For some functions, there may be cases in which objects that are permitted to be modified are not modified. An lcpp-primary starting with unchanged asserts that its argument objects are not mutated (see section 6.2 Mutation). For example, unchanged(a) means that, if a were assigned in the pre-state, then it has the same abstract value in the post-state as in the pre-state (and if it were allocated but not assigned in the pre-state, then it did not become assigned in the post-state). The lcpp-primary unchanged(everything) asserts that no object is mutated. Such lcpp-primary forms can only be used in a postcondition.

For example, unchanged(t1,reach(t2)) asserts that t1 and all objects reachable from t2 are not mutated (and not deallocated).

As another example, given a specification of BankAccount (which itself includes a specification of Money), the following specification says that if in a call withdraw(x,m) the value of m is greater than the value of the credit field in the value of x, then the call has no effect.

// @(#)$Id: withdraw.lh,v 1.10 1997/07/30 04:55:02 leavens Exp $
#include "BankAccount.lh"
extern void withdraw(BankAccount& a, Money amt) throw();
//@ behavior {
//@   requires assigned(a, pre) /\ amt >= 0;
//@   modifies a^.credit;
//@   ensures if a^.credit^ >= amt
//@           then a'.credit' = a^.credit - amt
//@           else unchanged(a^.credit);
//@ }

Formally, the meaning of unchanged(store-ref-list) is given as follows. A set of type-tagged objects, UTTOs(store-ref-list), is obtained from the store-ref-list exactly as described above for the modifies-clause (see section 6.2.3 The Modifies Clause). Then unchanged(store-ref-list) denotes the conjunction, for each type-tagged object tto in UTTOs(store-ref-list), of terms of the following form (where tto.type_tag represents the LSL sort Loc[T]).

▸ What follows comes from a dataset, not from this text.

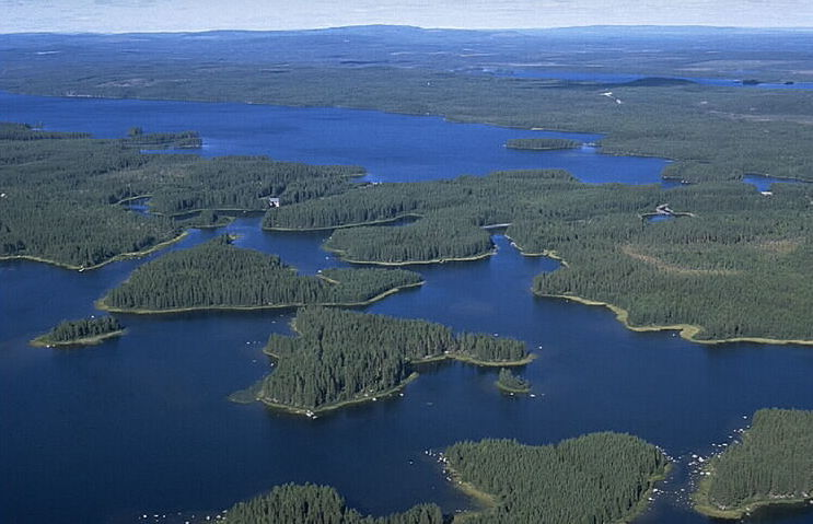 Motiv: Lövön Nyckelord: Flygbilder, Riksintressen Kategori: Insjömiljöer Lövön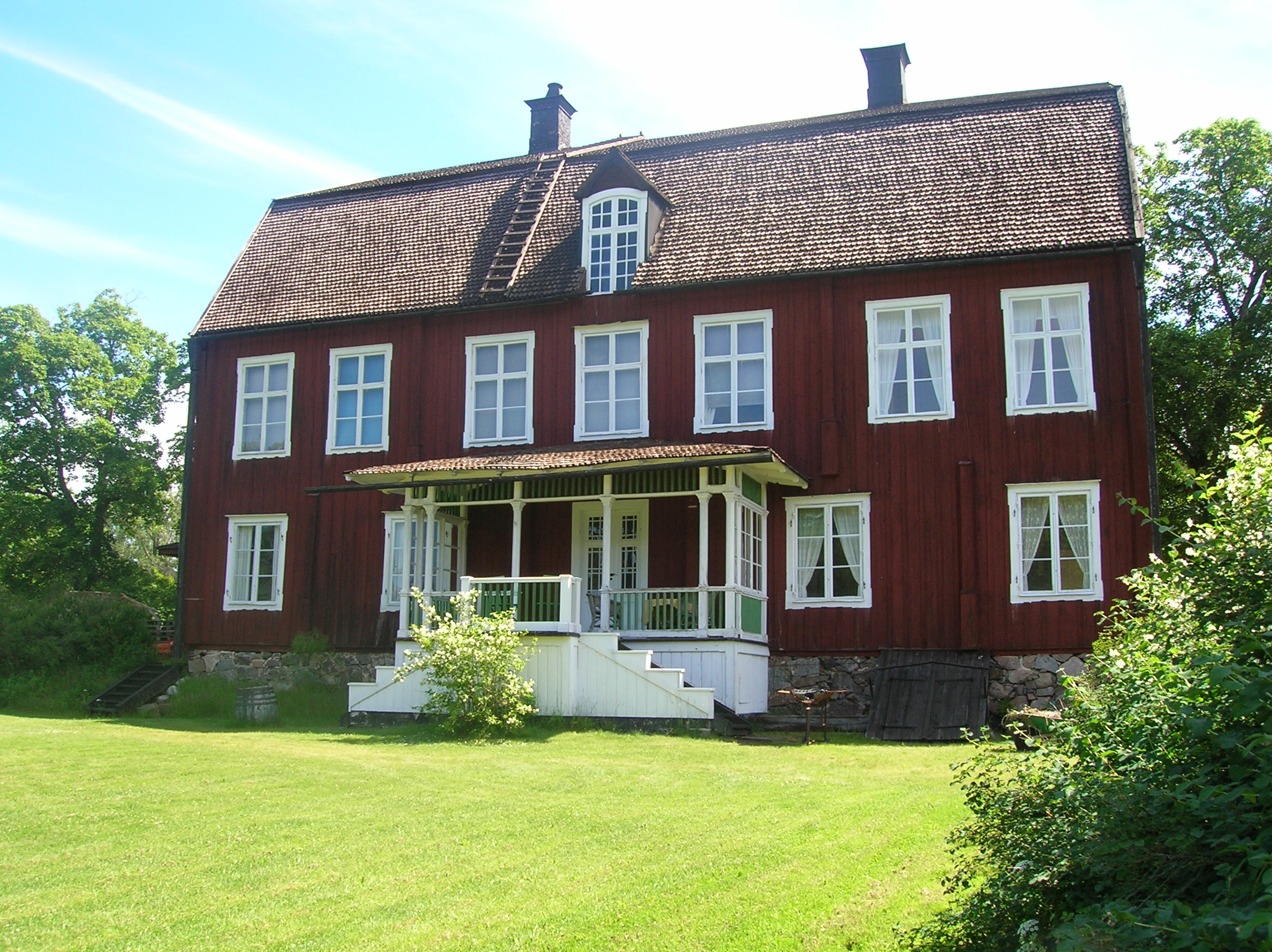 Rodga säteri from the garden, at Norrköpings kommun, Sweden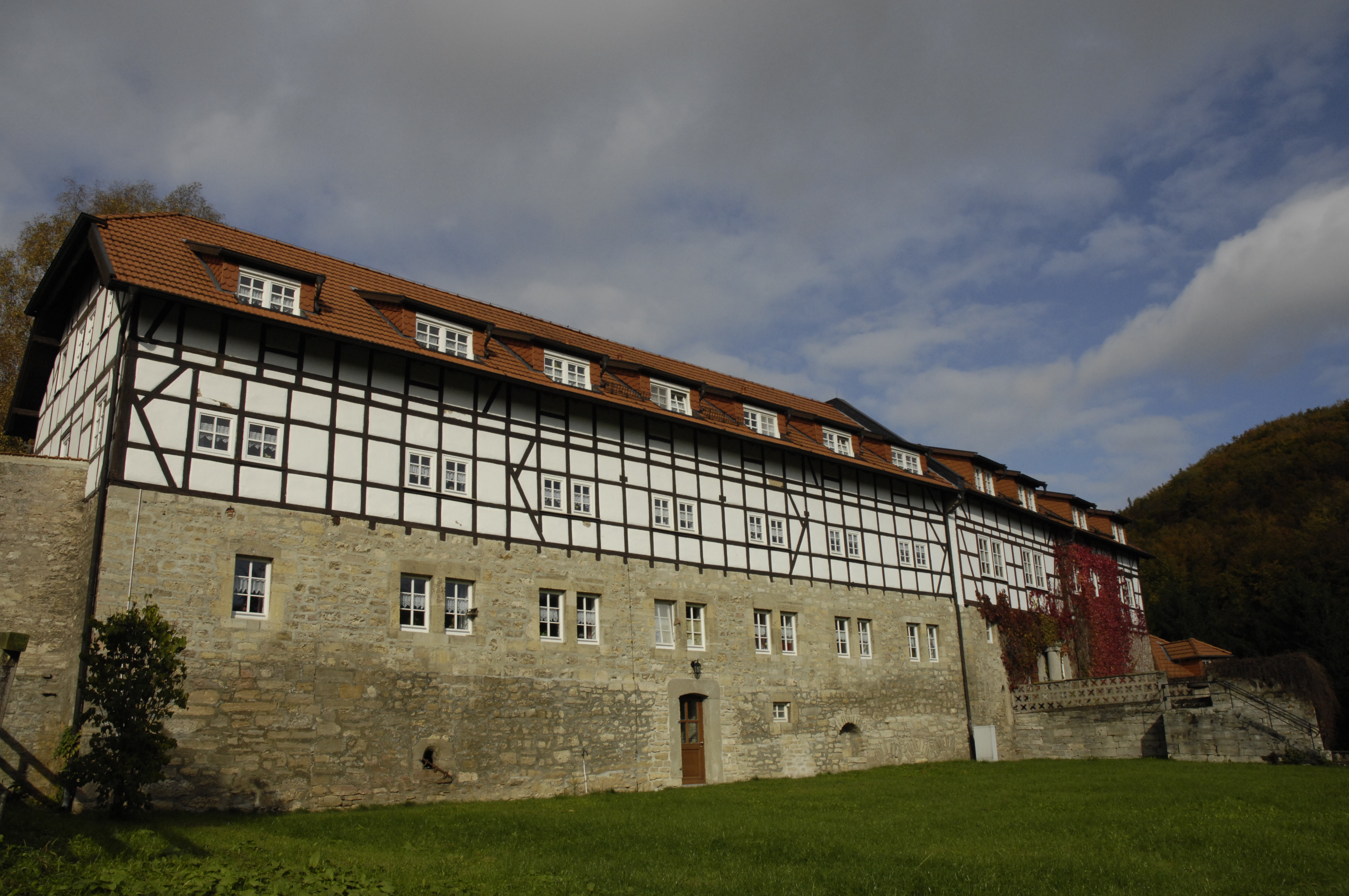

~isModified(narrow(tto.obj):Loc[T], pre, post)

In the above predicate, the trait function narrow converts an untyped object (the result of tto.obj) to a typed object of the type given by the type tag recorded in tto. The sort suffix (:Loc[T]) is included to say what overloading of narrow is desired, namely the one of from the trait TypedObj(Loc, T), where Loc, and T are from the type tag recorded in tto. This is one reason why type-tagged objects are needed, as modification is a concept defined by the notion of equality for each kind of abstract value.

For example, the postcondition of withdraw as specified above means the following.

 if a^.credit^ >= amt
 then a'.credit' = a^.credit - amt
 else ~isModified(narrow(
                  asTypeTaggedObject(eval(a,pre).credit).obj):Obj[Money],
                  pre, post)

This can be simplified to the following, using the fact that widening and narrowing a typed object results in the same typed object.

 if a^.credit^ >= amt
 then a'.credit' = a^.credit - amt
 else ~isModified(eval(a,pre).credit, pre, post)

(The advantage of the more complex formal semantics is that it works in more general situations.)

An lcpp-primary starting with unchanged has sort Bool. See section 6.2.3 The Modifies Clause for the rules for the sorts allowed for a store-ref.

See section 6.10 Case Analysis for another example of unchanged.